◆ SOURCE MATERIAL

Start of Block

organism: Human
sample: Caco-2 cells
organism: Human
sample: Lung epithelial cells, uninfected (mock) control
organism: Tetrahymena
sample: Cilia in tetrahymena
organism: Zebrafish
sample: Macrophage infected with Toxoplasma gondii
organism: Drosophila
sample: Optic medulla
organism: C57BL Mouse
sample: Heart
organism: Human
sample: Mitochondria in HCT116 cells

End of Block
Start of Block

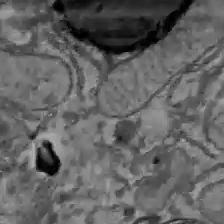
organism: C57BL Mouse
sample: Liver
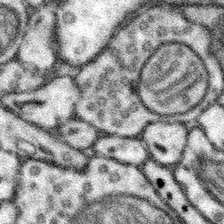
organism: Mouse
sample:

End of Block

◆ REQUIRED ACTION
Scan the material above for the word "sample", and copy each line where it appears.

◆ TASK RESULT
sample: Caco-2 cells
sample: Lung epithelial cells, uninfected (mock) control
sample: Cilia in tetrahymena
sample: Macrophage infected with Toxoplasma gondii
sample: Optic medulla
sample: Heart
sample: Mitochondria in HCT116 cells
sample: Liver
sample:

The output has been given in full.